Comparing Images and Measuring their Similarity in PHP
I’m very proud of myself tonight. You see, I’m a programmer at heart. Yet it has been a long time since I just programmed something for fun. Not a contest, not a class. Just out of pure usefulness and interest. Here’s the story.
I setup a webcam to watch my room for the day, and some software that uploads the webcam’s image to my server via FTP, 6 times per minute. The software is Active Webcam, and I just used the free evaluation version. Over the course of the day, it generated 6,522 images – way too many to view at once. So I decided to script something to make looking at the images more interesting.
The first obvious problem is that most of the images look exactly the same. Nothing happened during the day, so the images have no easily visible distinction. Yet they are not the same in terms of bits: the brightness has slight variations, the JPEG compression differed, etc. So doing an md5 comparison (which will be the same for files which are the same) doesn’t cut it. I need to actually look at the image data.
Fortunately, PHP has a great built-in image library known as gd.
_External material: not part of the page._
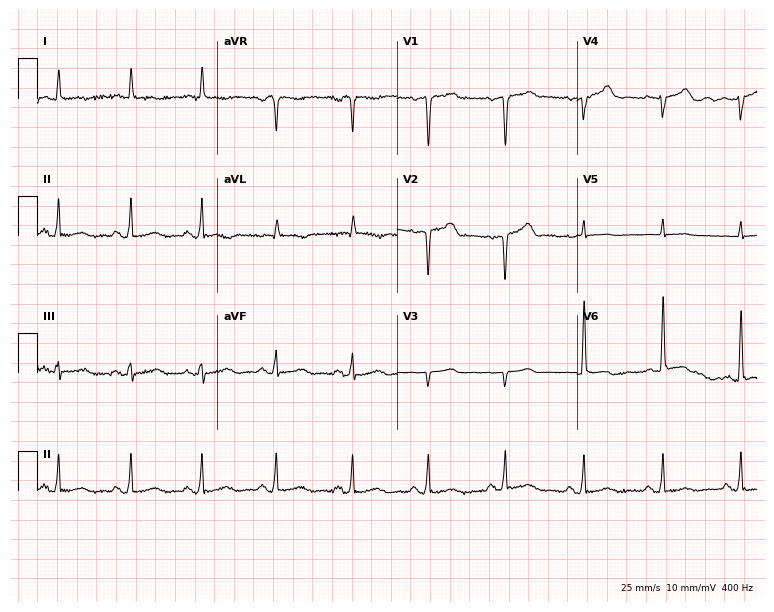
ECG (7.3-second recording at 400 Hz) — a 69-year-old man. Screened for six findings — first-degree AV block, right bundle branch block, left bundle branch block, sinus bradycardia, atrial fibrillation, sinus tachycardia — none is recorded.

You have to have PHP compiled with it, but my host does, so I suspect most others do, too. After much trial and error, I managed to do the following:
- Get a directory listing of all the images in the directory.
- Sort these images so that the oldest ones appear first, the newest last.
- Remove duplicates by comparing md5 hashes.
- Create a custom PHP function that compares two images and determines how similar (or different) they are.
- Loop through all the images, displaying only the ones that are substantially different from the one previously displayed.
In the end, this brought the total number of images from 6,522 down to 247. Take a look at the finished output here.
Here’s how the image comparison works:
First, I consider the image as a grid of 10×10 squares: this allows me to check fewer pixels, so the function takes much less time– I’ll call this the sampling rate. Then, I look at the color of that pixel in each image. By separating the Red, Blue, and Green values, I can find the difference between the pixels by using a simple 3-D distance formula; namely, sqrt( pow(r1-r2,2) + pow(b1-b2,2) + pow(g1-g2,2) / 255 (the range of a pixel is 0-255, which is the number of colors provided by 8 bits, or 2^8) – this should give me a decimal number. I add the values of all these comparisons, round the final result to the nearest integer, and use this number.
I did not do any extensive mathematical proof to see what my final range of values should be. Experimentally, I could see that a value of 98 (for my test images, sizes, and sampling rate) was a huge difference; and fortunately, 7 was a very small difference: too small for me to discern the difference. Thus there is a wide range returned by my function, and it is very accruate. Just look at the final output and see for yourself (warning! the page does contain 247 images!).
Here are the resources I used:
- php sort array
- php image compare
- imagecopyresized and imagecopyresampled
- php file does not exist (file_exists)
- php substr
- simple image comparison in php / compare images
- php image similarity
- imagesy, Image, imagecolorexact, imagecolorclosest, imagecolorat, imagecreate
- 3d distance formula php
- php imagecolorsforindex
- php math, square [^2 is actually a bitwise NOT operator, you have to use pow(base,power)]
- php round
If you have any questions, or ideas for applications of my dynamic image comparison function for PHP, leave a comment below!
P.S. I created from scratch the “code on a slate” image above using Fireworks, a web graphics editor. Awesome, isn’t it? Only took a few minutes, and I got to learn about masks in the process. Inside of it is real code from the PHP script I created to process my webcam images.